There’s little to no information online about how to properly handle multi-byte characters through the life cycle of a PHP script.
If we need to be certain that our $_POST
data is valid UTF-8
and safe from invalid byte sequences, which function(s) should be used to guarantee this?
HTML 5
On the modern internet, HTML 5 is the standard and UTF-8 is the default (or only) encoding used.
What do we need to do as developers to tell the browser that we are using UTF-8 for both input and output, everywhere?
Role of the Browser
Is the browser supposed to do input character translation for us?
ie. if a user submits a textarea element as part of an
HTML 5 form that has Windows-1252
encoded characters pasted in from MS Word with curly quotes, is it the browser’s job to convert the Windows-1252
to UTF-8
on paste (without any javascript) and only send UTF-8
to the server?
PHP settings
Which settings need to be set in PHP, in general, to tell PHP that incoming POST
and GET
data should be UTF-8
, and that output needs to be UTF-8
?
PHP Default Behavior
Does PHP do any character encoding translation automatically when it sets up the internal $_GET
and $_POST
arrays?
Assume that a malicious person did not use a browser, but sends a deliberately malformed character string to the PHP endpoint directly.
Will PHP automatically replace malformed byte sequences with a substitution character, or will $_POST
contain the raw bytes that could have dangerous sequences, and could be any encoding?
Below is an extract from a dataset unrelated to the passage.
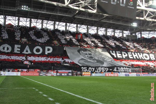 Перформанс, посвященный памяти Федора Черенкова
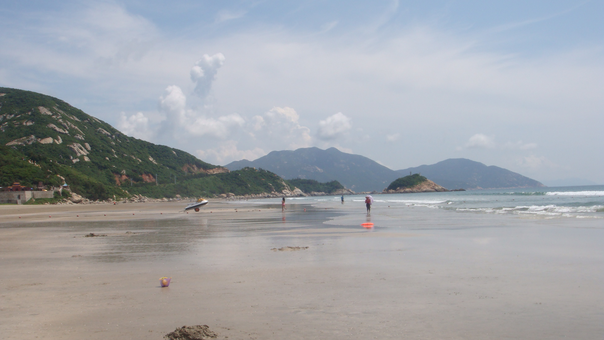 中国广东省江门市台山上川岛 China Guangdong Province, Jiangmen City, Taishan, on the Kawashima China Xinjiang Urumqi Welcome you to tour the, Китай Синьцзяна Урумчи приветствовать Вас на экскурсию, الصين ترحب زيارتك لاورومتشى فى شينجيانغ, 中国新疆のウルムチへの訪問を歓迎する, 中国新疆乌鲁木齐欢迎您来观光旅游

To put it another way, does PHP automatically strip malformed characters or is this the developer’s job?
User Input Sanitization
If the developer is responsible for assuring that the incoming user input is actually valid UTF-8
and not malformed UTF-8
or some other encoding, what tool(s) should be used?
PHP has an mb_scrub()
function, but it seems that this function replaces invalid byte sequences with a simple question mark ?
and not with the U+FFFD
Unicode replacement character.
It seems you should be able to set the replacement character with
mb_substitute_character(0xFFFD);
But the man page says: “This setting affects mb_convert_encoding()
, mb_convert_variables()
, mb_output_handler()
, and mb_send_mail()
.”
It doesn’t mention mb_scrub()
.
Question
So the question all of this is working towards is:
If we want to get our $_POST
data and have it scrubbed of invalid byte sequences, and replace invalid bytes with 0xFFFD
, what is the correct function(s) to do this, so we can be guaranteed that we are working with a safe UTF-8
string, no matter what a user may throw at us?